> **DATASET CONTENT**
★ ★ ★ ★

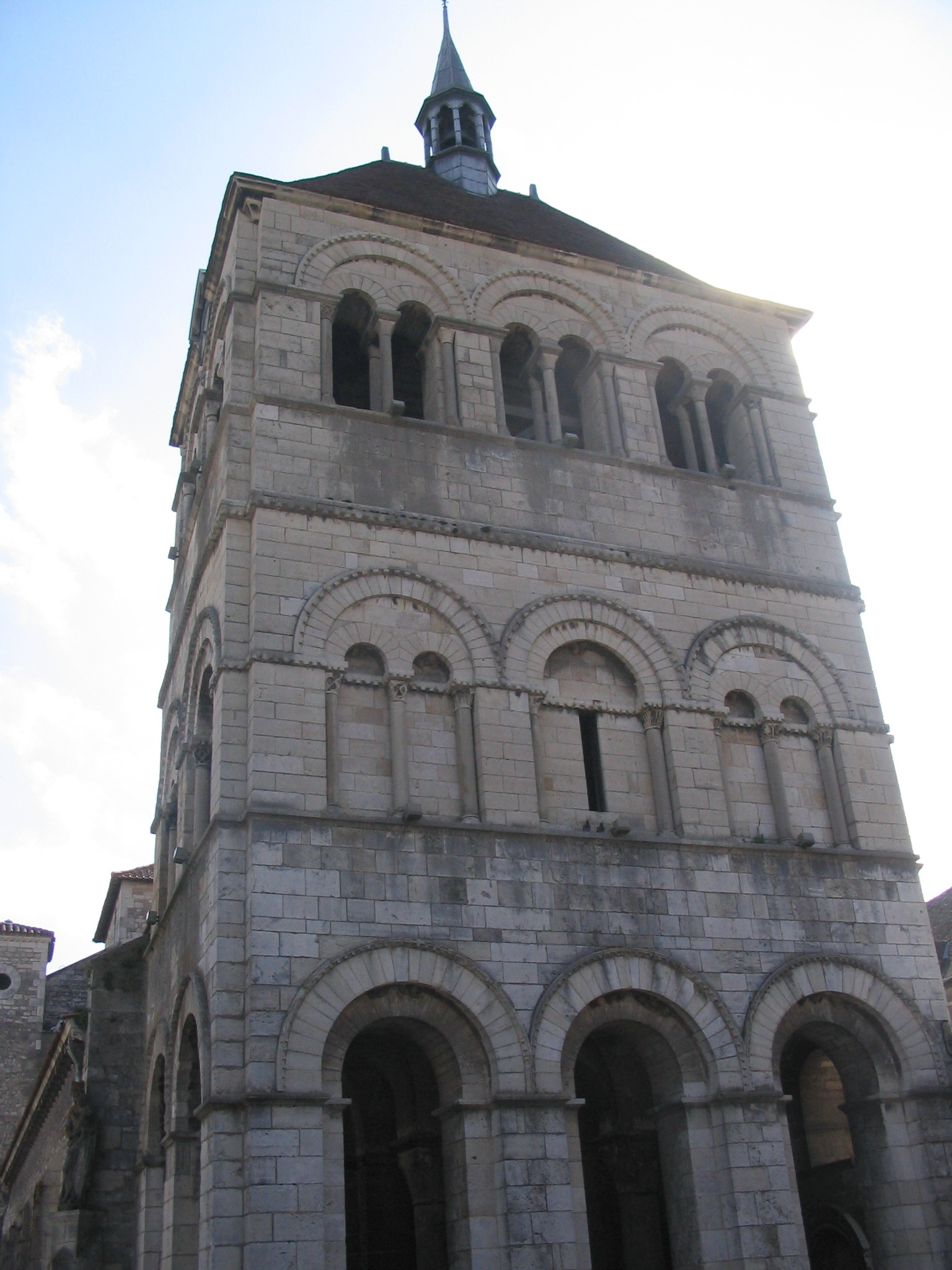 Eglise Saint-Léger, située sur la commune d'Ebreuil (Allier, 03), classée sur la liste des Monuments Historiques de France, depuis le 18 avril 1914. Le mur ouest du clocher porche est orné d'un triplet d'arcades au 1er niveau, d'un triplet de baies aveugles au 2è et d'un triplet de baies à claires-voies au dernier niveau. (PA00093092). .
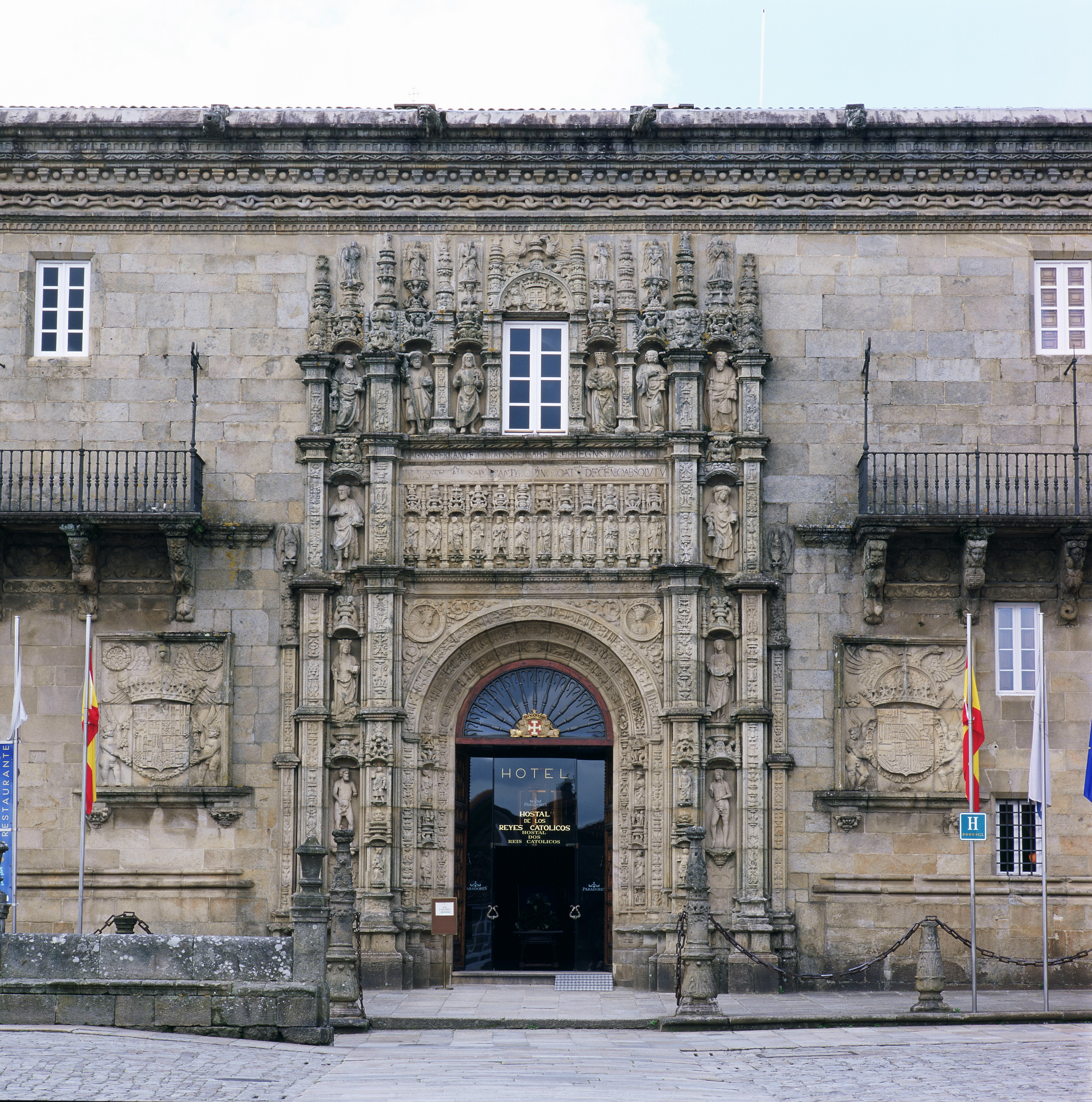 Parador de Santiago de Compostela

★ ★ ★ ★

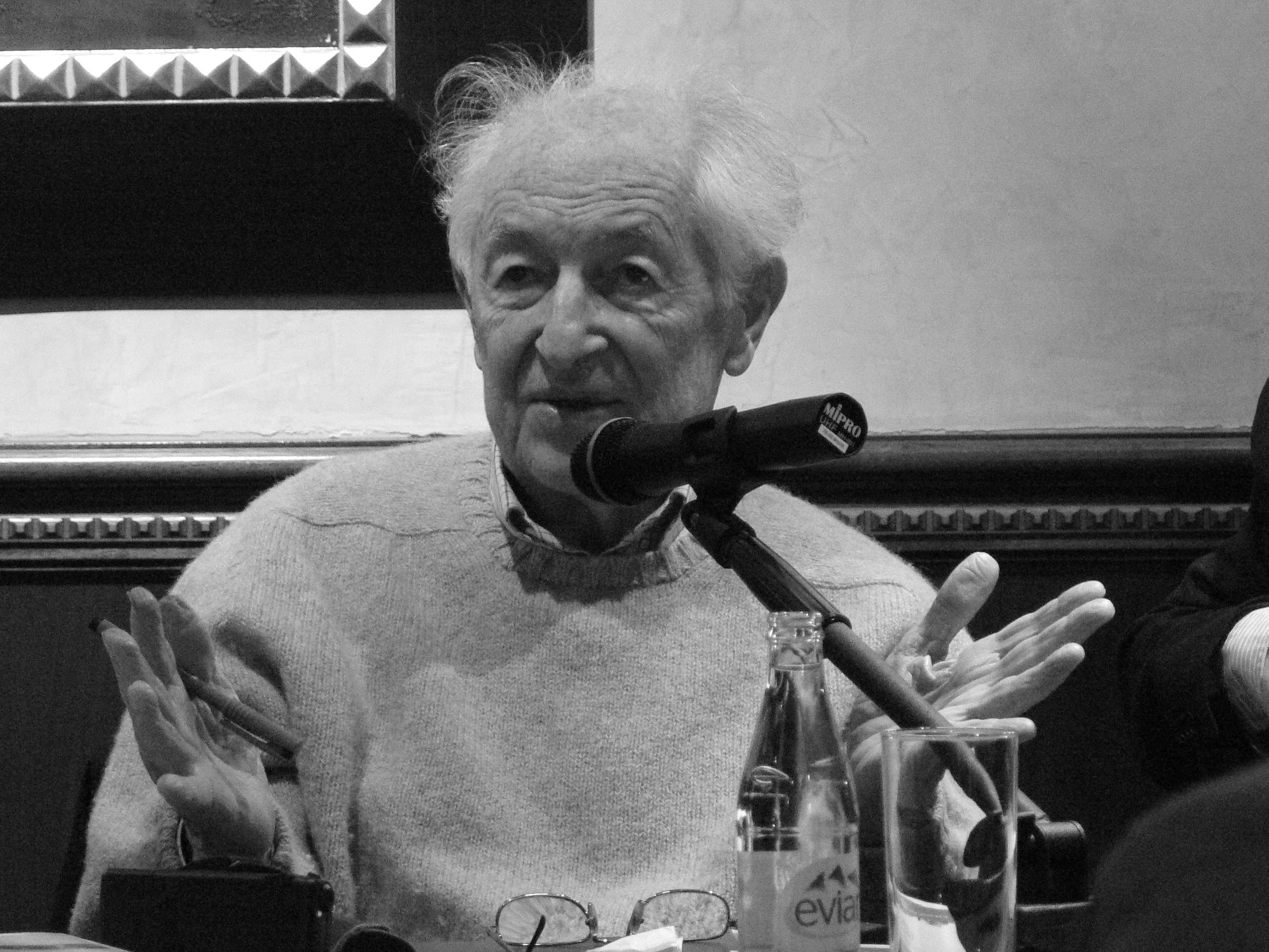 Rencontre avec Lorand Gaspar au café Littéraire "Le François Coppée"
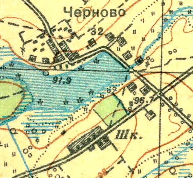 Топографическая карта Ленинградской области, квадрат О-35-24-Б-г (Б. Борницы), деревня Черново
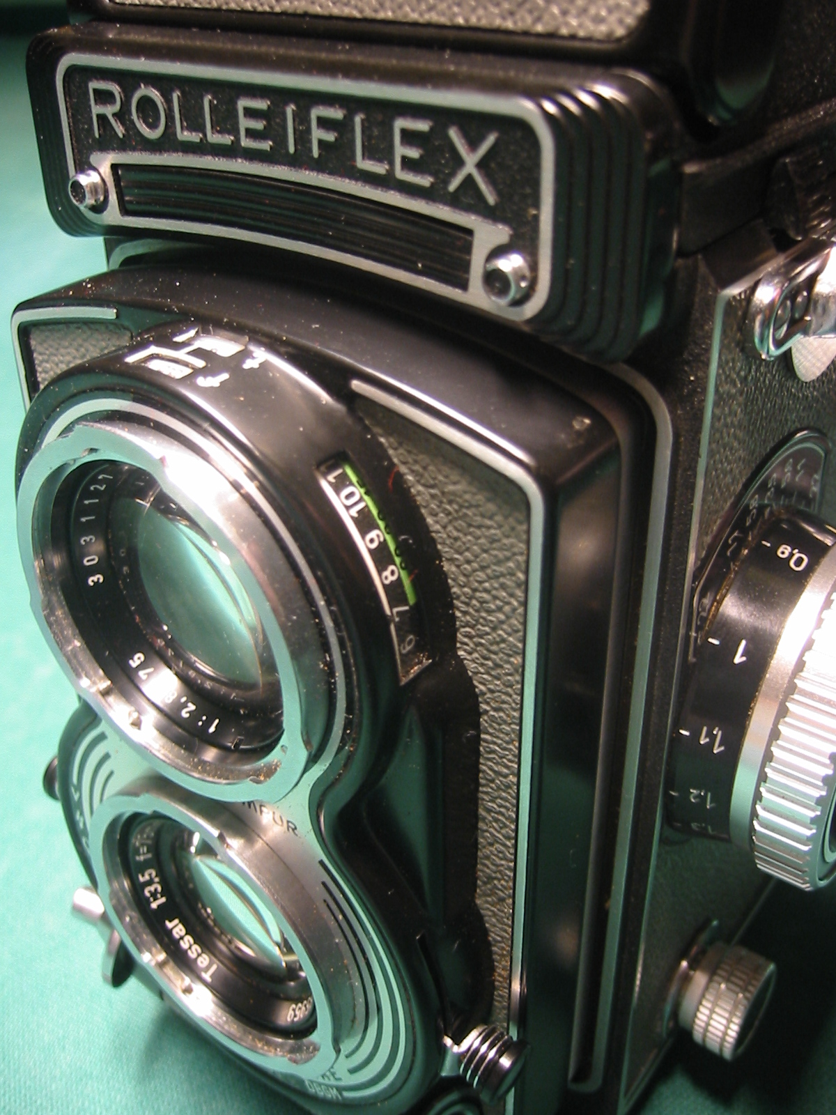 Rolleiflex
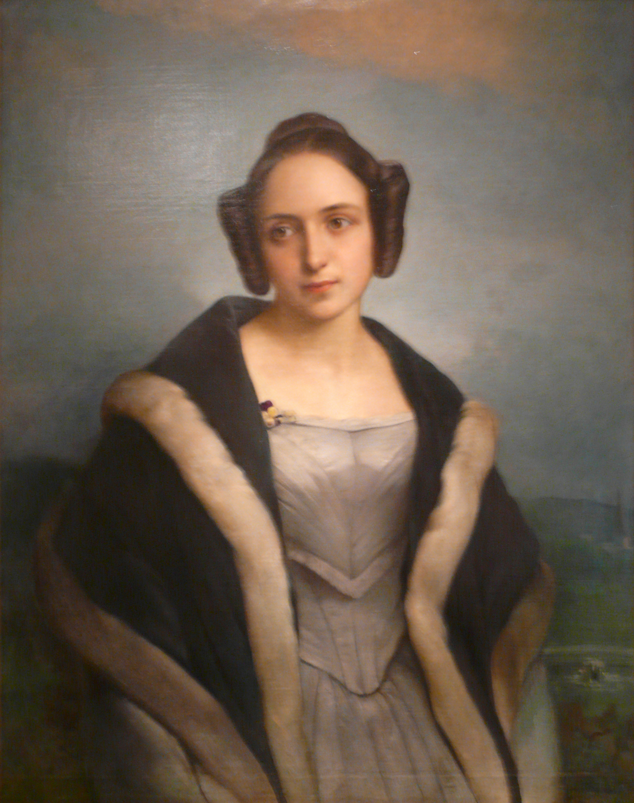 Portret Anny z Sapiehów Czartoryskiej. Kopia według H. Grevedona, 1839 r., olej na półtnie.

★ ★ ★ ★

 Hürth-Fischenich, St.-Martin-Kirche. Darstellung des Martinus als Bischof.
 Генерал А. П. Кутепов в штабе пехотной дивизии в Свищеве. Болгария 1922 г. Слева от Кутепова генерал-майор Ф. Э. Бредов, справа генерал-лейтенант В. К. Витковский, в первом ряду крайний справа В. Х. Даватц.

★ ★ ★ ★

> **WHAT YOU NEED TO DO**
Transcribe each line of the data above, unaltered, from the one where "Hürth-Fischenich, St.-Martin-Kirche. Darstellung" appears to the one where "Генерал А. П." appears, inclusive of both.

> **FINISHED EXERCISE**
 Hürth-Fischenich, St.-Martin-Kirche. Darstellung des Martinus als Bischof.
 Генерал А. П. Кутепов в штабе пехотной дивизии в Свищеве. Болгария 1922 г. Слева от Кутепова генерал-майор Ф. Э. Бредов, справа генерал-лейтенант В. К. Витковский, в первом ряду крайний справа В. Х. Даватц.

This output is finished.